Hace ahora 12 años, estando en la Feria del Libro de Frankfurt, intenté presentar un catálogo de mi obra a cierta agencia literaria, si bien nunca me aceptaron porque esas no eran las formas: ni tenía invitación, ni representante, ni siquiera una mínima recomendación. Tan solo aquella caja cargada de manuscritos y envuelta por la ilusión. De manera que, antes de que nos repitieran su no, decidí marchar de allí.
Casual o causalmente, al día siguiente un célebre autor de esa agencia - nada menos que Mario Vargas Llosa- obtenía el Premio Nobel de Literatura. Recuerdo que a la entrada de su stand colgaron una pancarta en la que se leía: Hoy hemos ganado un Nobel... Y en ese ejercicio de soberbia vengativa, mi ego se hizo una foto junto a ella con la siguiente leyenda: Ayer perdisteis otro.

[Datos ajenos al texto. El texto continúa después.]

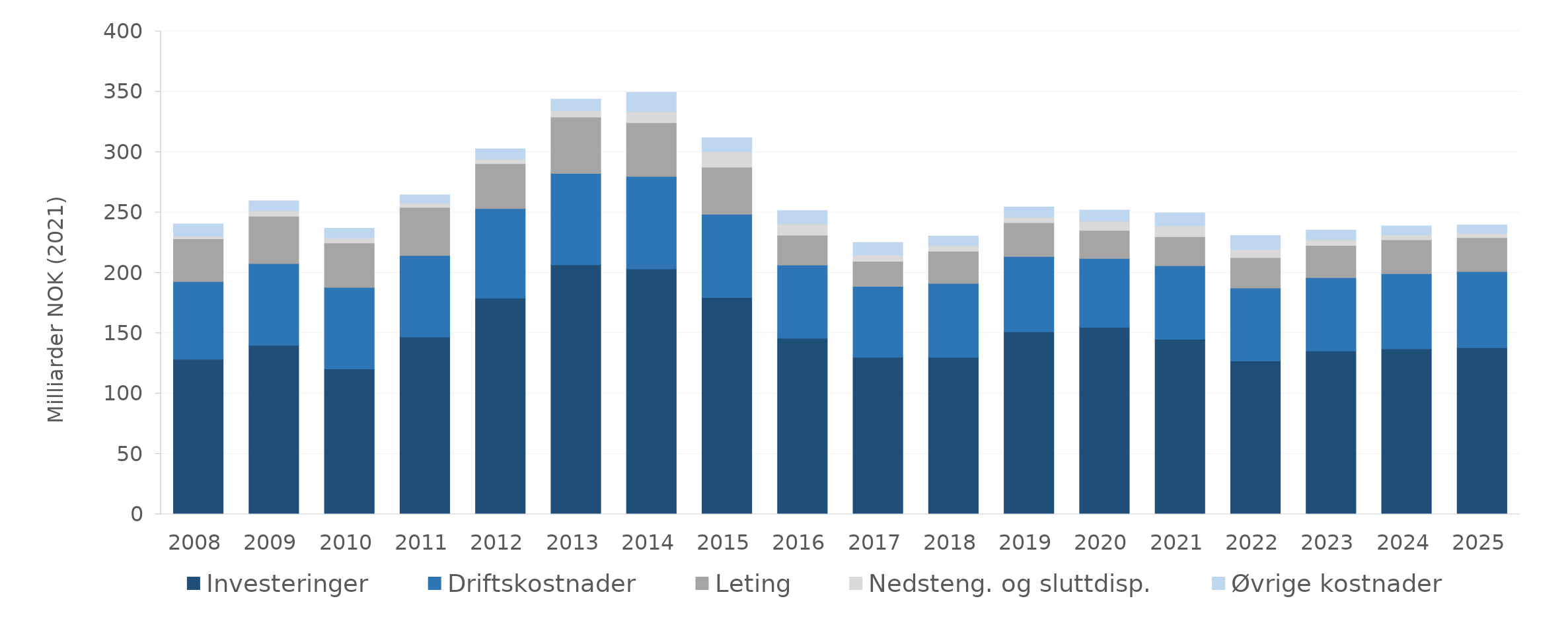
| Category | Investeringer | Driftskostnader | Leting | Nedsteng. og sluttdisp. | Øvrige kostnader |
|---|---|---|---|---|---|
| 2008.0 | 128.409 | 64.383 | 35.351 | 2.207 | 10.153 |
| 2009.0 | 139.983 | 67.614 | 39.294 | 4.618 | 8.079 |
| 2010.0 | 120.345 | 67.615 | 36.825 | 4.065 | 8.097 |
| 2011.0 | 146.976 | 67.321 | 39.862 | 3.745 | 6.693 |
| 2012.0 | 179.02 | 74.199 | 37.142 | 4.024 | 8.353 |
| 2013.0 | 206.658 | 75.644 | 46.747 | 5.095 | 9.747 |
| 2014.0 | 203.243 | 76.585 | 44.54 | 9.245 | 15.857 |
| 2015.0 | 179.537 | 69.066 | 38.959 | 12.878 | 11.472 |
| 2016.0 | 145.866 | 60.624 | 24.648 | 9.507 | 10.891 |
| 2017.0 | 130.05 | 58.8 | 20.744 | 5.356 | 10.239 |
| 2018.0 | 129.979 | 61.246 | 26.729 | 4.468 | 8.125 |
| 2019.0 | 151.175 | 62.36 | 28.026 | 4.595 | 8.479 |
| 2020.0 | 154.907 | 57.049 | 23.183 | 7.651 | 9.213 |
| 2021.0 | 145.027 | 60.862 | 24.016 | 9.107 | 10.685 |
| 2022.0 | 126.974 | 60.44 | 25.128 | 6.817 | 11.492 |
| 2023.0 | 135.317 | 60.661 | 26.75 | 4.709 | 7.991 |
| 2024.0 | 137.035 | 62.349 | 27.915 | 4.17 | 7.418 |
| 2025.0 | 138.038 | 63.018 | 28.145 | 3.548 | 6.935 |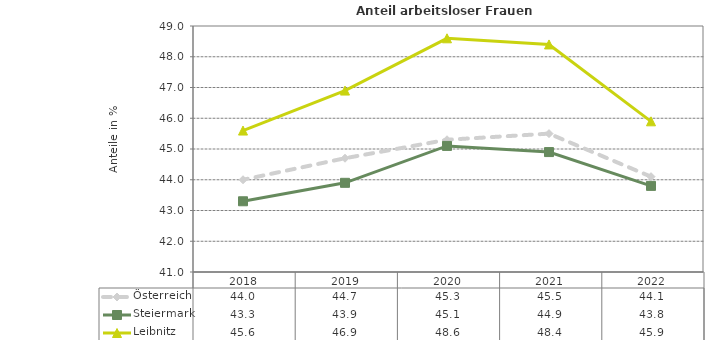
| Category | Österreich | Steiermark | Leibnitz |
|---|---|---|---|
| 2022.0 | 44.1 | 43.8 | 45.9 |
| 2021.0 | 45.5 | 44.9 | 48.4 |
| 2020.0 | 45.3 | 45.1 | 48.6 |
| 2019.0 | 44.7 | 43.9 | 46.9 |
| 2018.0 | 44 | 43.3 | 45.6 |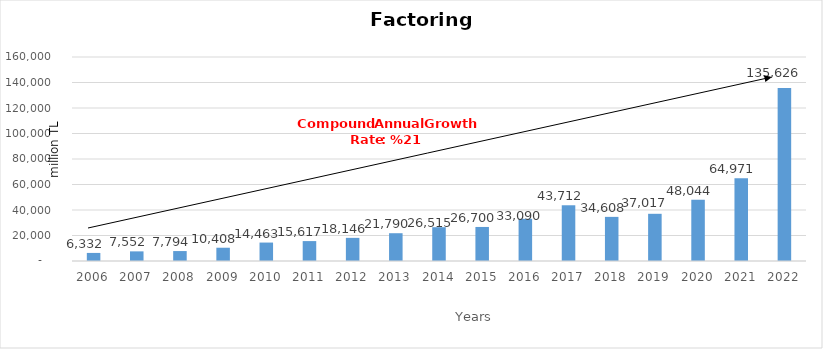
| Category | Factoring |
|---|---|
| 2006.0 | 6331.998 |
| 2007.0 | 7552.18 |
| 2008.0 | 7794.497 |
| 2009.0 | 10407.622 |
| 2010.0 | 14462.609 |
| 2011.0 | 15617.092 |
| 2012.0 | 18146.479 |
| 2013.0 | 21790.367 |
| 2014.0 | 26515 |
| 2015.0 | 26700 |
| 2016.0 | 33090 |
| 2017.0 | 43712 |
| 2018.0 | 34608 |
| 2019.0 | 37017 |
| 2020.0 | 48044 |
| 2021.0 | 64971 |
| 2022.0 | 135626 |

En verdad que esta aspiración no ha existido nunca, aunque aún sobrevivan algunos ramalazos de vanidad. Así, por ejemplo, hay cierto autor a quien considero mi maestro, con quien he conversado hasta en tres ocasiones, cuyas obras he reseñado para distintos medios, que posee dedicados varios de mis libros, que yo poseo igualmente los suyos... Pues bien, tras impartir su enésimo curso de literatura al que asistía cierta amiga mía, al preguntarle esta por mí no se le ocurrió otra respuesta que decirle que ni sabe quién soy ni ha leído nunca una sola línea mía. En fin... Jamás creí que hubiera profesores que mirasen tan poco a sus alumnos. Sea como fuere, aunque le siga admirando, mi yo vanidoso relegará su último libro a la cola de los pendientes en nuestra mesilla. Cuestión de egos. Solo le salva que escribe de diez.